→ TASK BRIEF
In the entries that follow, find the word "Category" and report each line it is on.

══ DATA TO EXAMINE ══

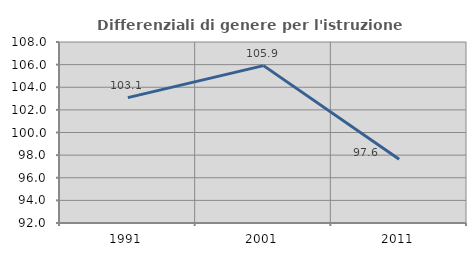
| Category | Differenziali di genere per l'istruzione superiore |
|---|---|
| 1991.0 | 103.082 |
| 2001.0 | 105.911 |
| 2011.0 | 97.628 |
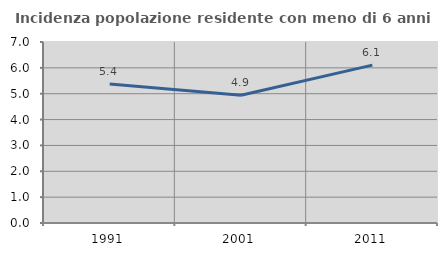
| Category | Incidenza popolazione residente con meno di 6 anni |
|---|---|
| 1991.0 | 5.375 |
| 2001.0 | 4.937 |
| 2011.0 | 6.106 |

═══
══ DATA TO EXAMINE ══

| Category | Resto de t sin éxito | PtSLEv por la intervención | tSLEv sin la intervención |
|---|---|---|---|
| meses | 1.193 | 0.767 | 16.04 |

═══
══ DATA TO EXAMINE ══

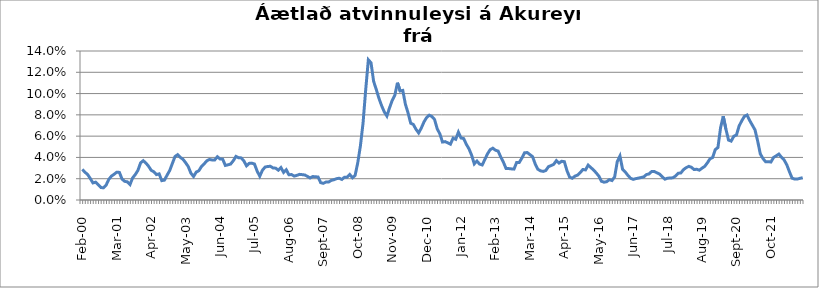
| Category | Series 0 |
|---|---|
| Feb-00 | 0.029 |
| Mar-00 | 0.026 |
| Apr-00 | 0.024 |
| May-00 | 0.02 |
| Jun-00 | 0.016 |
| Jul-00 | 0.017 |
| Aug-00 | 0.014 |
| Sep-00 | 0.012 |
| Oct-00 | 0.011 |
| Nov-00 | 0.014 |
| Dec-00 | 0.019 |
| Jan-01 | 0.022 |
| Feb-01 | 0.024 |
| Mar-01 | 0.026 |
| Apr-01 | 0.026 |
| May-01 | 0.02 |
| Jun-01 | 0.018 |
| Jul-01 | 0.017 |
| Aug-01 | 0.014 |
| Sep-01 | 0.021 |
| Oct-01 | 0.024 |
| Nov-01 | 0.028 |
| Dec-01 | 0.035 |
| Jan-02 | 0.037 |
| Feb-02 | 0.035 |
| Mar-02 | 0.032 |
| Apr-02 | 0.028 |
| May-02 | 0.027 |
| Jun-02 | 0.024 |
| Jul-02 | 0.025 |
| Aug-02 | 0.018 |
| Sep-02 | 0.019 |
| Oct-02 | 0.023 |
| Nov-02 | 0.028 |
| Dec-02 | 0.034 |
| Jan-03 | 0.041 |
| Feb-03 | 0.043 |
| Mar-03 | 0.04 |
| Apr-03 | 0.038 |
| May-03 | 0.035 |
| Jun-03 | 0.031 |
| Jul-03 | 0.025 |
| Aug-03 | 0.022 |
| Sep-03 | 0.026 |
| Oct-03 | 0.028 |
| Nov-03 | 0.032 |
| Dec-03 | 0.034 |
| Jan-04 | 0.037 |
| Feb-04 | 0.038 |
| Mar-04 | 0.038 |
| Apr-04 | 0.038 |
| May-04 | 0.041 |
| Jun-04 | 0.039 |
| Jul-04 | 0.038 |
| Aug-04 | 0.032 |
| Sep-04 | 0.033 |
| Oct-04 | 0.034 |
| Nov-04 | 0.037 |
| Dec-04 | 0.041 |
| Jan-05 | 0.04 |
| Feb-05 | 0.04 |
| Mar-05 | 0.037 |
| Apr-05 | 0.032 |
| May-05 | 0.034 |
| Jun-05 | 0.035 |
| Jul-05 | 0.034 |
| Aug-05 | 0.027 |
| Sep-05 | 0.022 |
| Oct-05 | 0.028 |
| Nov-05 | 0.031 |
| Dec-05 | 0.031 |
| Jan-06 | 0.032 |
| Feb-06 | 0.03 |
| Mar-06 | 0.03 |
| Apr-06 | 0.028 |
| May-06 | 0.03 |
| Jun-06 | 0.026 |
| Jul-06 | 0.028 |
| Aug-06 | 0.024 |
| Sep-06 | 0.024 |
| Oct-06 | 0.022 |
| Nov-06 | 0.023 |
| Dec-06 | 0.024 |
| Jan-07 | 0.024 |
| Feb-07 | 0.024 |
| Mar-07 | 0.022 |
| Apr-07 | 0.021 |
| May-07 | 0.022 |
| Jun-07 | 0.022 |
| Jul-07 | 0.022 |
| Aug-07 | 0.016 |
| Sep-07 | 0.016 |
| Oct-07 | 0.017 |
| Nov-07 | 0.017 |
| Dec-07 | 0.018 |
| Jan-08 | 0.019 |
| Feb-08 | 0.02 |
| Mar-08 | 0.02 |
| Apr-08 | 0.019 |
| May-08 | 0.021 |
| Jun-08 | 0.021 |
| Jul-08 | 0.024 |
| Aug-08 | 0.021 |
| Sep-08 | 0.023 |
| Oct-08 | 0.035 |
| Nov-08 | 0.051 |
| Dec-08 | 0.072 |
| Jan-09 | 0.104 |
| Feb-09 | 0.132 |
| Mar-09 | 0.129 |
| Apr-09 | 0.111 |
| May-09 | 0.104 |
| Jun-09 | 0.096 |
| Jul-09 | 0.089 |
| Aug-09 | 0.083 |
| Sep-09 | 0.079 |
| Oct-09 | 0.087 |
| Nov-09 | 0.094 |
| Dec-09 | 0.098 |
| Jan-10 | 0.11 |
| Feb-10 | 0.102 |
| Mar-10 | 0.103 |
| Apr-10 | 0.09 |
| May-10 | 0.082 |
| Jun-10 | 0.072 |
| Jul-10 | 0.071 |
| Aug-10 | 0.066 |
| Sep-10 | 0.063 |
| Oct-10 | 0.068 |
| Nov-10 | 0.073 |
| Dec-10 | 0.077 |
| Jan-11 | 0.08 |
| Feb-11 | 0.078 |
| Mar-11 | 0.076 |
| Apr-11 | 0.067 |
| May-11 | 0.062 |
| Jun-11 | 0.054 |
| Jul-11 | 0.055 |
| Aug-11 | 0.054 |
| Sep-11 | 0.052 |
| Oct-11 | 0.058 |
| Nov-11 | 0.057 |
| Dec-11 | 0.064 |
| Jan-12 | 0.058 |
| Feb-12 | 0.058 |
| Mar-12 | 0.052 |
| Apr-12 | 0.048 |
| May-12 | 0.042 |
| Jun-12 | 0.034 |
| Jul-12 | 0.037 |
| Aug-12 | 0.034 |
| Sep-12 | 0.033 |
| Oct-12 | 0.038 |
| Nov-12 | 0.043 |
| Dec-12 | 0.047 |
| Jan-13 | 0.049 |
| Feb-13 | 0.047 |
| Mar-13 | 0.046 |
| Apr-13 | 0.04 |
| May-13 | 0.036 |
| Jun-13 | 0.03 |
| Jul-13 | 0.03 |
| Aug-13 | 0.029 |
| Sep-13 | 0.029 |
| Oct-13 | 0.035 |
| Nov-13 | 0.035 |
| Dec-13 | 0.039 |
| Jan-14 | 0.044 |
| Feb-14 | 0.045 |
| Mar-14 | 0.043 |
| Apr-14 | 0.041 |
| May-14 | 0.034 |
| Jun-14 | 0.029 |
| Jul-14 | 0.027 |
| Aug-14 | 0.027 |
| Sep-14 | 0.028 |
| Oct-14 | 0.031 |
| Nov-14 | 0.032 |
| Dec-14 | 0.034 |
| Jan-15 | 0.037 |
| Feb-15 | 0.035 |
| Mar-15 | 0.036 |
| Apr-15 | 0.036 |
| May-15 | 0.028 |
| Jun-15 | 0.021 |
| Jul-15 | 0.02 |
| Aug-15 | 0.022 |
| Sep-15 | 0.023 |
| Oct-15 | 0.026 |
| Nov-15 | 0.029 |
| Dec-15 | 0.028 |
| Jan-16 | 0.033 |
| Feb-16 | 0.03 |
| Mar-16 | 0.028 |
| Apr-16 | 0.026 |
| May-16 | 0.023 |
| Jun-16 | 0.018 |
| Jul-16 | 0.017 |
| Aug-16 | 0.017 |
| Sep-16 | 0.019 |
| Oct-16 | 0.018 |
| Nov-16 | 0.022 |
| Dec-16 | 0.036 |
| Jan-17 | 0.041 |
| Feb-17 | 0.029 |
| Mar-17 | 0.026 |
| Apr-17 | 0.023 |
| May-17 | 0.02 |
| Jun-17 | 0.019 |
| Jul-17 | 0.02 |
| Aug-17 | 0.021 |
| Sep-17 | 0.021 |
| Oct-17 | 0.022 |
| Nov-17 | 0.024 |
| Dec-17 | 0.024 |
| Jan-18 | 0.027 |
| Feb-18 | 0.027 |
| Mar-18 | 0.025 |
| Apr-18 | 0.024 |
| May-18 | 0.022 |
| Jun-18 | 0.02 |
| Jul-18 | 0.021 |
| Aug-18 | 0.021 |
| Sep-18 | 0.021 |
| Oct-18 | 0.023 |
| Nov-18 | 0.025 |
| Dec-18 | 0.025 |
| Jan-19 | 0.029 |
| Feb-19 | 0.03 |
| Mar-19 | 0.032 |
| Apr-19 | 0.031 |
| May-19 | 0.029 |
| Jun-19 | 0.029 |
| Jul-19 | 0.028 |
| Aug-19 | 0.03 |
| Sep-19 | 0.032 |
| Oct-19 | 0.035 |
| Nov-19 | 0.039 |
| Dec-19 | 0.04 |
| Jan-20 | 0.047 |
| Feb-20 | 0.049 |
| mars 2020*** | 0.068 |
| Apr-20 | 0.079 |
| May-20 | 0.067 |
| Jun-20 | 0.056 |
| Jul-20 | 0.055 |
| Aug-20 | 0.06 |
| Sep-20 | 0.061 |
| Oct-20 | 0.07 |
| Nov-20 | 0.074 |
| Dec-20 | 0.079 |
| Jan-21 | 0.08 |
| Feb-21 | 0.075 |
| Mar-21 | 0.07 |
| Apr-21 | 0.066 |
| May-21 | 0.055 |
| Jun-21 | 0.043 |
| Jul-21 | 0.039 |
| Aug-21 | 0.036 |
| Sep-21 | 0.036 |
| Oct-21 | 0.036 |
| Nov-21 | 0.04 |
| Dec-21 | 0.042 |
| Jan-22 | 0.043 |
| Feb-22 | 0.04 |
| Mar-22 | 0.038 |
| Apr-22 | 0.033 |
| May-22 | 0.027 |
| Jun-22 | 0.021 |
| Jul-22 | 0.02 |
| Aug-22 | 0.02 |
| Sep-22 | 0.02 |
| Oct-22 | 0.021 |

═══

→ WORKED SOLUTION
| Category | Differenziali di genere per l'istruzione superiore |
| Category | Incidenza popolazione residente con meno di 6 anni |
| Category | Resto de t sin éxito | PtSLEv por la intervención | tSLEv sin la intervención |
| Category | Series 0 |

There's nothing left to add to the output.